The egg and pupa are critical life stages in holometabolous insects because they are immobile and therefore relatively vulnerable to attack by natural enemies. Eggs generally contain antioxidants or defence molecules and are laid where they are less likely to be found and eaten by predators. However, parental care of hatchings is rare, with a few exceptions (e.g. some Hymenoptera and the burying beetles Silphidae), and care after nutritional independence is not reported other than for vertebrates. Nevertheless, pupae are not defenceless. In Coleoptera, the most diversified group of insects, pupae have evolved several physical, behavioural and/or chemical strategies that enable them to avoid being attacked [1].
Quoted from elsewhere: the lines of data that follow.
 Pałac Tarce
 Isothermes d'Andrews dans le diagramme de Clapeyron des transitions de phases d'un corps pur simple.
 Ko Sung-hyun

The Coccinellidae are a large family in the order Coleoptera with a worldwide distribution, comprising two sub-families, 38 tribes and about 6000 described species [2]. Paradoxically, although there has been a longstanding research interest in this group (e.g. review by [3, 4]), there is no systematic study of the ecology and defence strategies of ladybird pupae. There is only one comparative analysis of the morphology of pupae [5], which includes 32 genera and 57 species of North American ladybirds. However, this seminal work does not refer to any structural or other mechanism of defence. Apart from that study, the information on pupae is scattered, although it could be valuable for phylogenetic studies, similar to those based on larval characters (e.g. [6]). Not surprisingly, the absence of information leads to conflicting views on pupal defences.
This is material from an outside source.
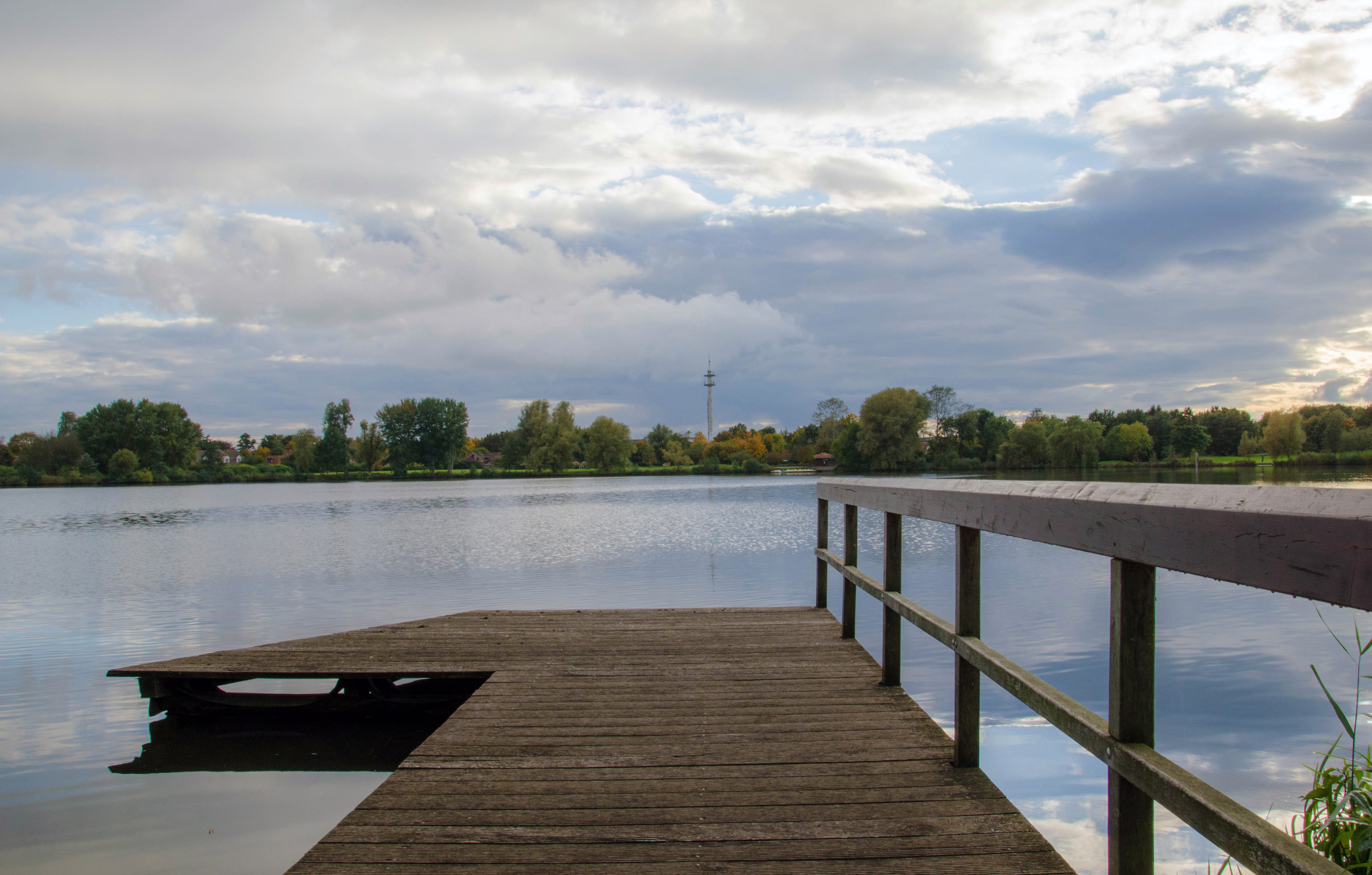 Dieses Bild zeigt den Vörder See in Richtung Süden von Nordsteg aus. "Vörder_See_Steg_Norden_cropped.jpg" ursprünglich "DSC_1862_bearbeitet-1.jpg".

The available information on the subject refers to several ladybird pupal enemy avoidance strategies involving physical and behavioural mechanisms (Table 1). However, the Coccinellidae are mainly known for their chemical defences. A wide range of molecules have been identified, among which there are several alkaloids (reviewed in [7]), including those derived from fatty-acids. Many pupae, like the other ladybird stages, are chemically protected by an aposematic system associating alkaloids in the haemolymph with bright and contrasting colours and/or strong odours. In addition, all developmental stages reflex bleed when attacked, instantaneously expelling droplets through the femorotibial articulations or dorsal glands that contain high concentrations of toxic or repulsive alkaloids [3].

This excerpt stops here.